Construction of the pa kainga will start this summer.


The first Maori to head a Crown Research Institute says New Zealand business as a whole could learn from the long-term focus of Maori organisations.

Michael Ahie from Nga Ruahine and Ngati Ruanui has been made chair of Plant and Food Research.

The former New Zealand Dairy Board and PGG Wrightson executive says Maori trusts and incorporations weathered the global financial crisis by having a long term focus.

“They are by nature very conservative and they look at things with a very long term focus and I think that’s a strong and powerful lesson for New Zealand business as a whole,” Mr Ahie says.

He's keen to see Plant and Food work more closely to increase the value Maori get from their farming and marine assets.


A gourmet food business under the wing of the Tekau Plus programme has just signed a deal with Hawaiian distributors.

An independent review has recommended a redesign of the export development scheme set up by Te Puni Kokiri, the Maori Trustee and the Federation of Maori Authorities because of faults in governance and performance.

But Hayden Pohio of Ngati Pikiao says he's putting together a trial shipment of 8000 Manuka Boosta for a Hawaiian company interested in natural authenticly New Zealand products.

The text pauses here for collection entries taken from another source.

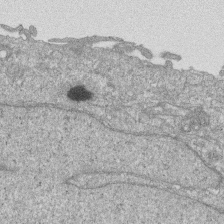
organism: Human
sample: HeLa cell HIV synapse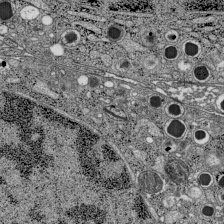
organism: C57BL Mouse
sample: Pancreatic islet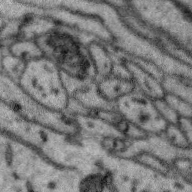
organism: Zebra finch
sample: Brain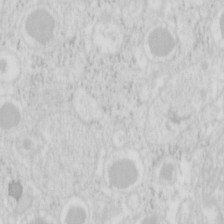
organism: Mouse
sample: Pancreas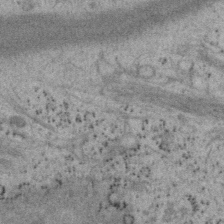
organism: Human
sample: HeLa cells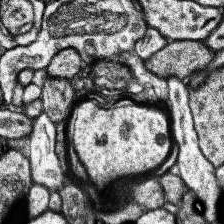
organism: Human
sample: Temporal Lobe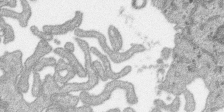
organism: Human
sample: Lung epithelial cells infected with SARS-CoV-2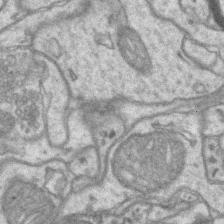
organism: Mouse
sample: CA1 Hippocampus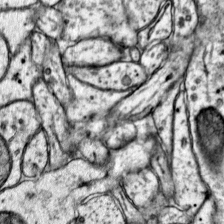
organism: Mouse
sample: Primary visual cortex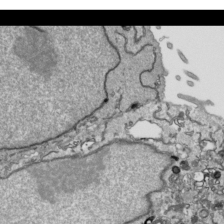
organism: Human
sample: Mitochondria in HCT116 cells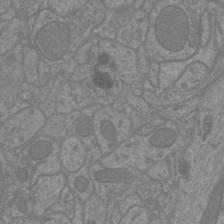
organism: Mouse
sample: Cortical neurons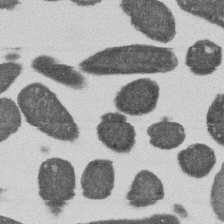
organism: E. coli
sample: Bacterial nucleoid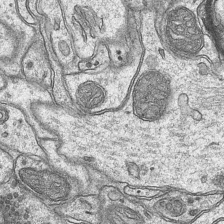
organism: Mouse
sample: CA1 Hippocampus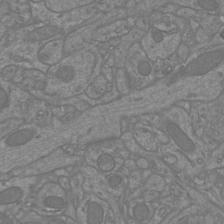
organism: Mouse
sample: Cortical neurons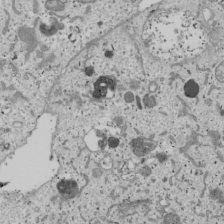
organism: Human
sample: Mitochondria in U2OS cells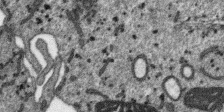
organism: Human
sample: Lung epithelial cells infected with SARS-CoV-2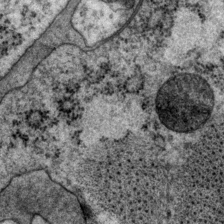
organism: P. pacificus
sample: Pharynx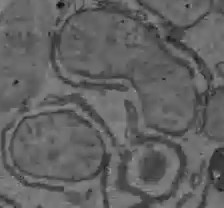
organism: C57BL Mouse
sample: Liver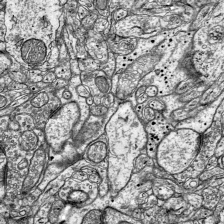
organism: Mouse
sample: Visual Cortex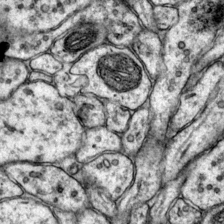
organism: Mouse
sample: Primary visual cortex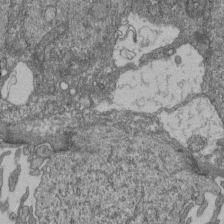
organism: Human
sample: Retinal organoid Rod and Cone cells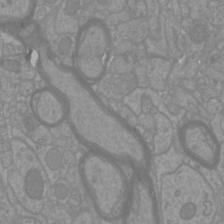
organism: Mouse
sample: Cortical neurons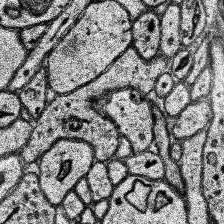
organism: Human
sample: Temporal Lobe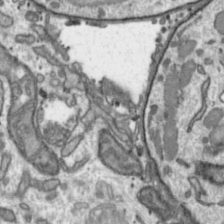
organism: Toxoplasma gondii
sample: Parasites in a vacuole inside a host cell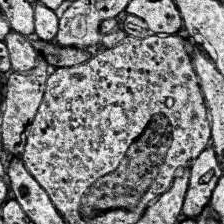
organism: Human
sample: Temporal Lobe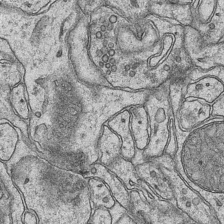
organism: Mouse
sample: CA1 Hippocampus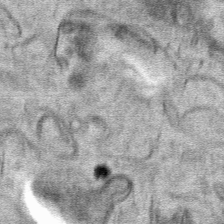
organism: Mouse
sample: Mouse hepatocytes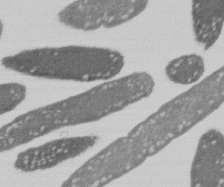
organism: E. coli
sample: Bacterial nucleoid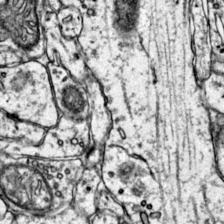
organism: Mouse
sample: Primary visual cortex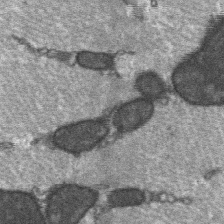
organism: C57BL Mouse
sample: Soleus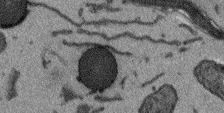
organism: Arabidopsis thaliana
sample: Root tip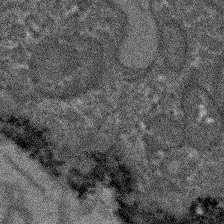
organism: Arabidopsis thaliana
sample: Root tip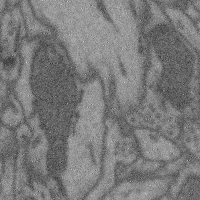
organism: Mouse
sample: Cerebral cortex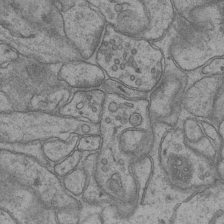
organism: Mouse
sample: CA1 Hippocampus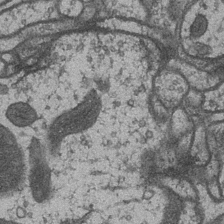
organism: Drosophila
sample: Optic medulla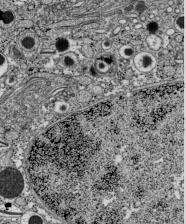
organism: C57BL Mouse
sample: Pancreatic islet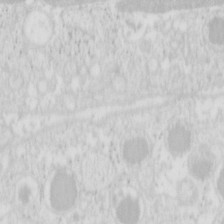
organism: Mouse
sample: Pancreas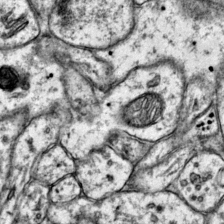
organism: Mouse
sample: Primary visual cortex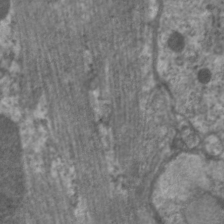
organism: C. elegans
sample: Pharynx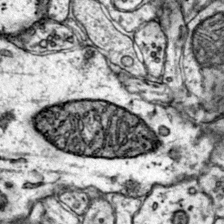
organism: Mouse
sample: Primary visual cortex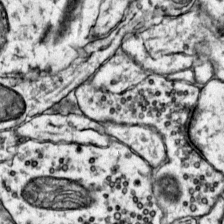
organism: Mouse
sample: Primary visual cortex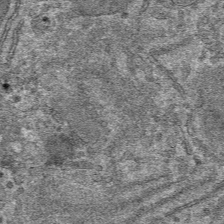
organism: Mouse
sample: Mouse hepatocytes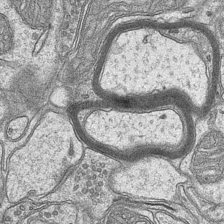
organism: Mouse
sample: CA1 Hippocampus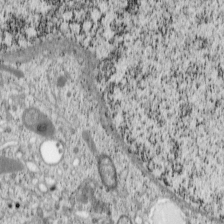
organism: African green monkey
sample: COS-7 cells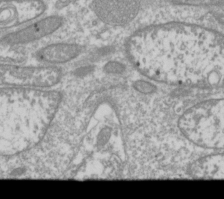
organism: Drosophila
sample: Cell division; meiosis; drosophila spermatocytes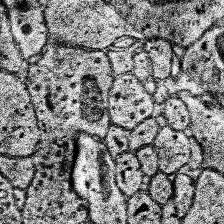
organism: Human
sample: Temporal Lobe

He says the whanau-owned business may be one of the commercially unproven "cottage industries" the report criticises Tekau Plus for working with, but it was a great help.

“It’s all new for me to be working in export markets and particularly Paul Morgan has been helpful in giving me tough questions on had I thought about certain regulations and capacities for my factor and it’s been extremely helpful,” Mr Pohio says.

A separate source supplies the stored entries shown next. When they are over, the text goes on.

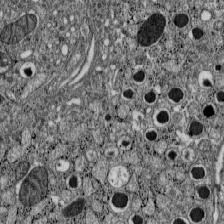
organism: C57BL Mouse
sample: Pancreatic islet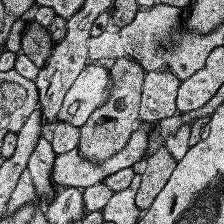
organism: Human
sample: Temporal Lobe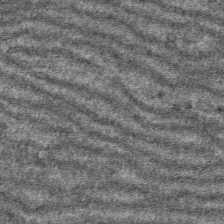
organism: Mouse
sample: Mouse hepatocytes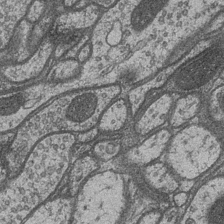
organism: Drosophila
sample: Optic medulla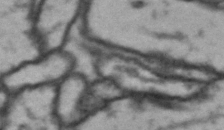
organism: Drosophila
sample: Brain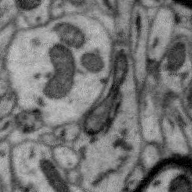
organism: Zebra finch
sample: Brain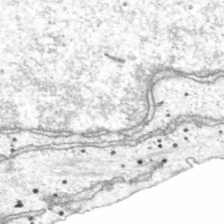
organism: Human
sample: HeLa cells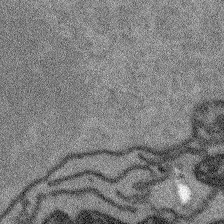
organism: Arabidopsis thaliana
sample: Root tip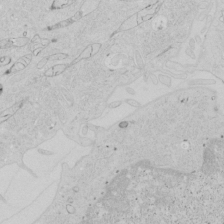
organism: Human
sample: Mitochondria in HCT116 cells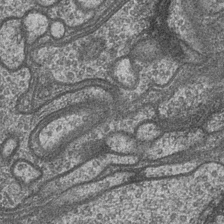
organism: Drosophila
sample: Optic medulla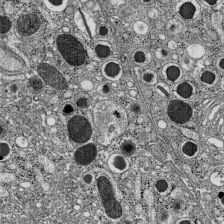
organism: C57BL Mouse
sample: Pancreatic islet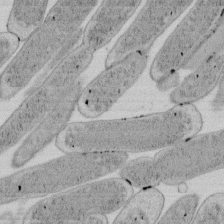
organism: E. coli
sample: Bacterial nucleoid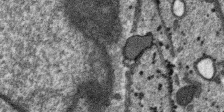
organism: Human
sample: Lung epithelial cells infected with SARS-CoV-2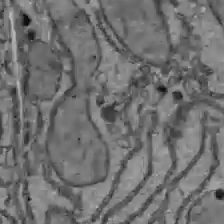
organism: C57BL Mouse
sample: Liver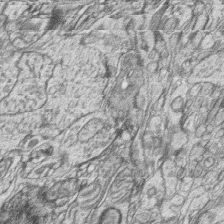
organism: Zebrafish
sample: synaptic ribbons in rod cells and cone cells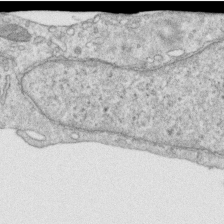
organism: Human
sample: Centriole in RPE cells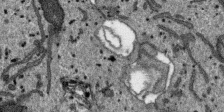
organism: Human
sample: Lung epithelial cells, uninfected (mock) control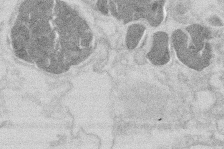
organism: Mouse
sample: T cell stromal cell synapse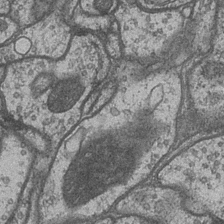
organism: Drosophila
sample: Optic medulla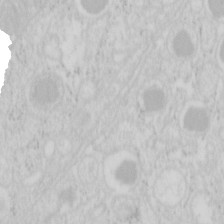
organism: Mouse
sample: Pancreas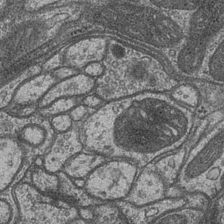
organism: Drosophila
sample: Optic medulla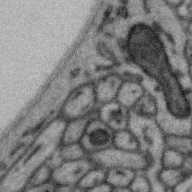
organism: Zebra finch
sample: Brain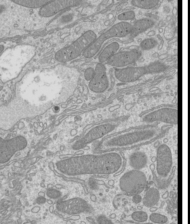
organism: Mouse
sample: Cilia; mouse epididymis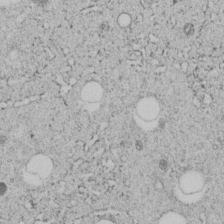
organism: C. elegans
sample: C. elegans embryo early stage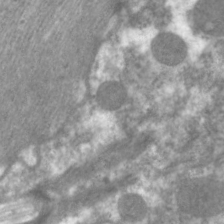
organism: C. elegans
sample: Pharynx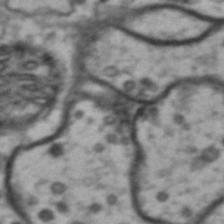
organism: Drosophila
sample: Brain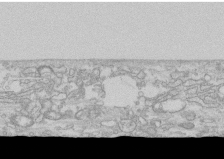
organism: Human
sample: CRL-1474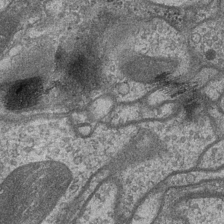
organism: Drosophila
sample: Optic medulla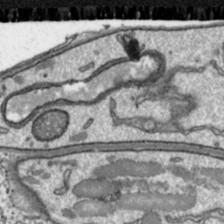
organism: Toxoplasma gondii
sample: Parasites in a vacuole inside a host cell

Manuka Boosta is also looking at the Australian market.


Te Ohu Kaimoana says New Zealand's compromise position on whaling could still provide a basis for a future deal, even though it failed to win the necessary support at the latest International Whaling Commission meeting in Morocco.

Chief executive Peter Douglas says New Zealand's commissioner, Sir Geoffrey Palmer, took a constructive approach by proposing Japan be allowed to take whales from its own waters in exchange for reducing its scientific whaling programme in the Southern Ocean.

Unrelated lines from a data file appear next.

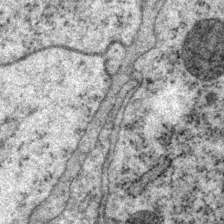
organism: P. pacificus
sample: Pharynx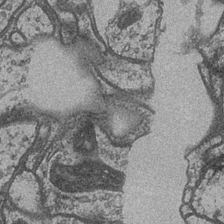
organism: Drosophila
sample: Optic medulla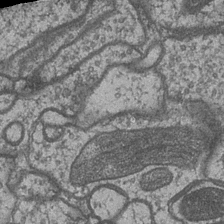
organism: Drosophila
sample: Optic medulla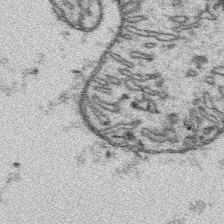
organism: Platynereis dumerilii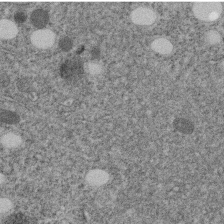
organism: C. elegans
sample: C. elegans embryo early stage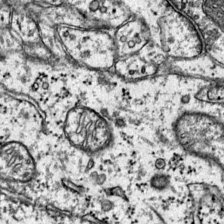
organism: Mouse
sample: Primary visual cortex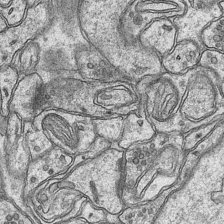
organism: Mouse
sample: CA1 Hippocampus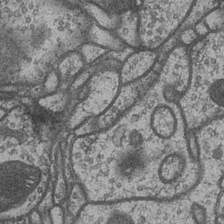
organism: Drosophila
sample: Optic medulla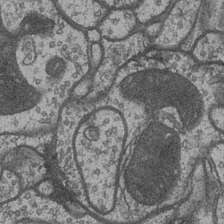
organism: Drosophila
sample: Optic medulla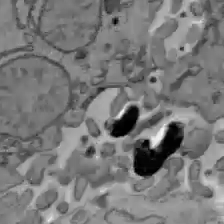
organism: C57BL Mouse
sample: Liver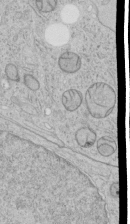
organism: Human
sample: Mitochondria in HCT116 cells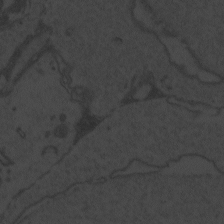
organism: Zebrafish
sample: Macrophage infected with Toxoplasma gondii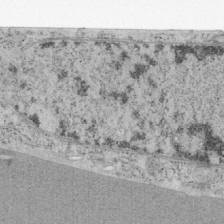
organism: Human
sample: HeLa cells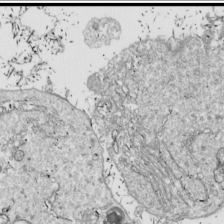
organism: Drosophila
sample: Cell division; meiosis; drosophila spermatocytes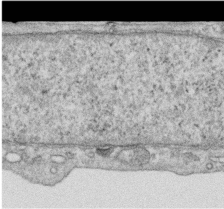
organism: Human
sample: Centriole in RPE cells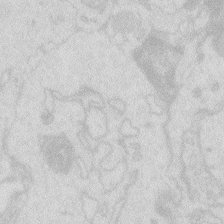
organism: Zebrafish
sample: Macrophage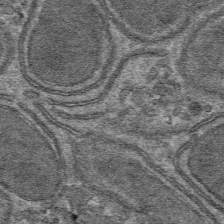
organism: Mouse
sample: Mouse hepatocytes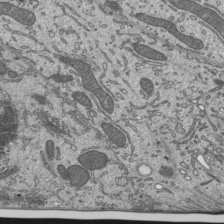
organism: Mouse
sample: Mouse epididymis efferent ductule cilia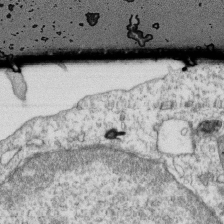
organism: Mouse
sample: Activated OT-1 CD8+ T cells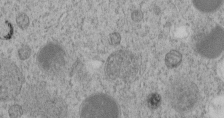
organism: C. elegans
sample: C. elegans embryo early stage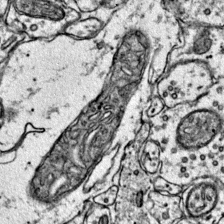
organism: Mouse
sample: Primary visual cortex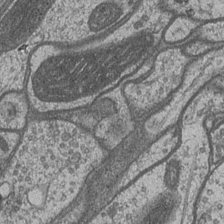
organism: Drosophila
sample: Optic medulla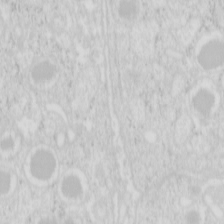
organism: Mouse
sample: Pancreas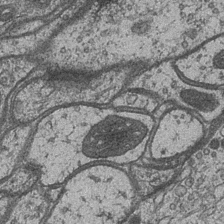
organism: Drosophila
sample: Optic medulla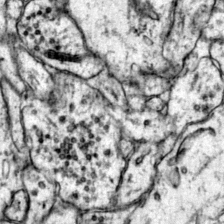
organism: Mouse
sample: Primary visual cortex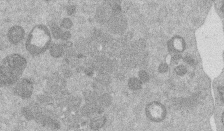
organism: Mouse
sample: Dividing mouse embryo 1 cell stage

Mr Douglas says that fits with the Maori fisheries trust belief that tradition needs to be respected.

“Tradition is tradition and even Japan has tradition which is many hundreds of years old and I often feel they are painted in a bad light by people who don’t really appreciate what they are trying to do. They are not responsible for the decimation of the species all over the world. They’re not trying to make money out of the process. They are trying to maintain a tradition where they can consume kai they have eaten for many generations in a way they can feel dignified about,” Mr Douglas


The head of Maori anti smoking group Te Ao Marama says cigarette manufacturer Phillip Morris can expect a torrid time tomorrows from the Maori Affairs Select Committe inquiry into the tobacco industry.

It's the last day of hearings, and the committee has recalled representatives of the global giant because it was unhappy with its one page submission delivered earlier.

Shane Bradbrook says the committee can now draw on last week's testimony by industry whistleblower Jeffery Wigand that tobacco companies deliberately target youth and indigenous communities.

“Committee members will be pushing hard for more disclosure about what’s actually in their product to hook Maori and non-Maori alike. That’s going to be a really good clash. I think they’re really going to be put on the spot and having roe responses that ‘we are a legal product’ is not going to go down at all tomorrow,” Mr Bradbrook says.


The Lions Club has singled out Flaxmere councillor and community organiser Henare O'Keefe for a special award.

Despite never having joined the service club, he's now an honoured member of the Lloyd Morgan Lions Clubs Charitable Trust.

Mr O'Keefe, who with his wife Pam has fostered more than 200 children and been involved in a wide range of community activities, says the presentation at the Hastings District Council came as a surprise.

His sense of community was honed watching his social worker mother Paki, who worked tirelessly for her community while also raising her 11 children.